Sunday 6 October 2013

Converting terrain data to a WebGL-friendly format

Three.js is a very promising tool if you want to add a third dimension to your web maps. In my last blog post, I showed how easy it was to create a WebGL Earth in the browser. Today, I'm starting a new blog series about terrain building with three.js.

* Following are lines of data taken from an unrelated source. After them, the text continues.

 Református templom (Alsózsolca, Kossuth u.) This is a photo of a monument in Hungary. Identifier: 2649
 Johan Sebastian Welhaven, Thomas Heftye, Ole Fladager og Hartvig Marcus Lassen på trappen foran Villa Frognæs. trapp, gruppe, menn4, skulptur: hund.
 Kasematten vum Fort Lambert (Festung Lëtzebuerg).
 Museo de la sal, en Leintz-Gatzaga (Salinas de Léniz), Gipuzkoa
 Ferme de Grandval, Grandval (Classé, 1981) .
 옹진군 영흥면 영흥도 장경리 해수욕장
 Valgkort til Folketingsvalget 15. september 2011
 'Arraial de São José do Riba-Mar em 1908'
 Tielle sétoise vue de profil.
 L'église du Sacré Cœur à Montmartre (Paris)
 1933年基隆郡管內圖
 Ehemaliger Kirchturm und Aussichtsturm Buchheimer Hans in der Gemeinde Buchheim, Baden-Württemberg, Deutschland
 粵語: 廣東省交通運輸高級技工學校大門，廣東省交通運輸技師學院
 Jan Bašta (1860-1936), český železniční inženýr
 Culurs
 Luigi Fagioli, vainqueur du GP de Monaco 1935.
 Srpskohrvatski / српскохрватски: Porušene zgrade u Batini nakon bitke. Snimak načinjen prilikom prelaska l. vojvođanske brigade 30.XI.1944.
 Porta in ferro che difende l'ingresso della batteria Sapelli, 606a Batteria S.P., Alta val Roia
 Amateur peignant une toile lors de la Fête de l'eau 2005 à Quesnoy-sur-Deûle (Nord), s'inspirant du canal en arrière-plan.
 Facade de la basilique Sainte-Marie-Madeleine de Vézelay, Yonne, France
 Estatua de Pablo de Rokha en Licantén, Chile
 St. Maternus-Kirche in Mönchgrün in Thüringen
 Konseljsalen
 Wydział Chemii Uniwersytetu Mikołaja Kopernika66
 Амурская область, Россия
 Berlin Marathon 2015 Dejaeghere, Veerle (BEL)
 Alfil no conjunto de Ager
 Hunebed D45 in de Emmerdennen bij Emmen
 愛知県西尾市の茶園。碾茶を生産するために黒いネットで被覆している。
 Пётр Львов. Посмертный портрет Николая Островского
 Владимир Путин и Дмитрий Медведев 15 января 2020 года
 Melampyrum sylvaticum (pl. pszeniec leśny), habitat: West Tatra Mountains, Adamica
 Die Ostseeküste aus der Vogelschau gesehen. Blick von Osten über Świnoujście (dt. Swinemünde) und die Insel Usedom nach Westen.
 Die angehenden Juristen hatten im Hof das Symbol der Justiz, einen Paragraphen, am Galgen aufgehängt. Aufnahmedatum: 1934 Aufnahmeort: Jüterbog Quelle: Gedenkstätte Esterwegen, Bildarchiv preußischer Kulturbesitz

Last year, I wrote a blog series about all the fun you can do with digital terrain data:
  1. Digital terrain modelling and mapping
  2. Creating hillshades with gdaldem
  3. Creating color relief and slope shading with gdaldem
  4. Terrain mapping with Mapnik
  5. Land cover mapping with Mapnik
  6. Using custom projections with TileCache, Mapnik and Leaflet
  7. Creating contour lines with GDAL and Mapnik
  8. Showing GPS tracks with Leaflet
I will continue using map data from Jotunheimen, a mountainous area of Norway. The 29 highest mountains in Norway are all in Jotunheimen, as well as the deepest valley, Utladalen. It's a great spot for 3D terrain mapping. But the same techniques applies to all terrains, - you only need some terrain data. Instead of Leaflet, we're going to use WebGL and three.js to render the maps. 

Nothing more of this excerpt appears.